Many of Satoshi Nakamoto’s original coins are still “stored in this address” type. Anyone can obtain the public key from a P2PK address. The private key could then be derived from these public keys using a quantum computer. This would allow a quantum computing attacker to spend the money associated with that address.

Attack vector 1b - Re-used Bitcoin addresses (2010 onwards - P2PKH)

The public key is not immediately revealed by the address with ‘pay to public key hash’ (P2PKH), introduced in 2010, but hidden behind two cryptographic hashes.23

It is only exposed when the owner initiates a transaction. The majority of coins have been held in this form of address. This means that the public key is unknown, and a quantum computer cannot calculate the private key if funds have never been moved from a P2PKH address. Today, most Bitcoin wallets are programmed to avoid address re-use as much as possible. Always using fresh addresses is already the suggested best practice in Bitcoin, but this is not always followed.

Any address that has Bitcoin and for which the public key has been revealed is potentially insecure in the presence of a quantum computer.24

Since 2014, the number of Bitcoins kept in re-used P2PKH addresses has steadily decreased.
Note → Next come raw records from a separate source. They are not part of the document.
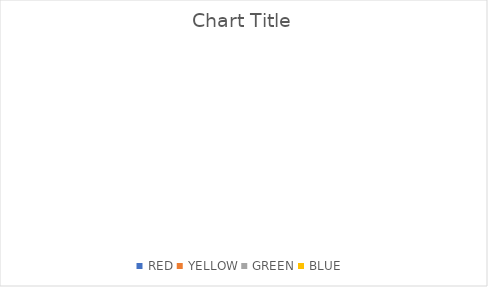
| Category | Series 0 |
|---|---|
| RED | 0 |
| YELLOW | 0 |
| GREEN | 0 |
| BLUE | 0 |

Estimates put the total amount of Bitcoins potentially vulnerable to a quantum attack between 3,925 to 4 million (~21% of current supply).26

Attack vector 1c - Unprocessed transactions

The common issue that cryptocurrencies have is the need to disclose the public key and signature to execute the unlocking script to prove ownership and move funds.27 When a user spends Bitcoin, they are broadcasting their public key to the network. All information a quantum computer needs to fully impersonate the owner of an address has been revealed by initiating the transaction.28 A quantum attack can occur after a transaction has been broadcast to the network but before it has been written on the blockchain.

To do this, the attacker would need to:29

a) run Shor’s algorithm to derive the private key from the unveiled public key, and
b) create, sign, and broadcast the conflicting transaction to their own address, and
c) pay a significantly higher transaction fee to (maybe) overtake the original transaction.

All of this would need to be well-timed and finished in a relatively small time window. This attack is often seen as the most severe attack because it wouldn’t “just” affect a few million Bitcoins (attack vector 1a and b) but rather every Bitcoin transaction.30 The number of qubits needed to crack the signature within 30 minutes could be done with a minimum of 485,550 qubits (when working efficiently and calculated optimistically).31 With the most (over-)confident predictions, this could be achieved roughly five years from today. This attack, when practical, would indeed render the current Bitcoin system highly insecure.32

Solutions for attack vectors 1a and b

One option for dealing with the quantum vulnerable Bitcoins discussed in attack vectors 1a and b is to reach a consensus within the Bitcoin community and issue an ultimatum for users to move their funds to a safe address. But the private keys of many owners of ‘quantum susceptible’ Bitcoins have been lost. Therefore, these coins are not transferable and could be claimed by the first person to construct a suitably powerful quantum computer. A proposal may be that coins in unsafe addresses become unusable after a set amount of time (technically, this means that miners will ignore transactions coming from these addresses). Given the difficulty of establishing a consensus on this sensitive issue, such a substantial step must be thoroughly reviewed before being approved.33 On the other hand, if this rule-change is not done in a timely manner, a bounty pool of a few million Bitcoins remains in the open (although every Bitcoin address would have to be cracked individually - adding more time and pressure to change the protocol). A more realistic scenario to occur is that repeatedly conveying the message to the community to not re-use Bitcoin addresses twice and to move their funds to a safe address will decrease the amount of quantum vulnerable Bitcoins significantly. Once a quantum computer appears to attack the first unveiled public keys (or gets closer to achieving this), pressure to finally move funds to a safe address will rise to be the utmost priority for these users. This would result in a substantially decreasing honey-pot of Bitcoins for the quantum computer so that almost only the funds of users that have lost their private keys in the past would be prone to be hacked.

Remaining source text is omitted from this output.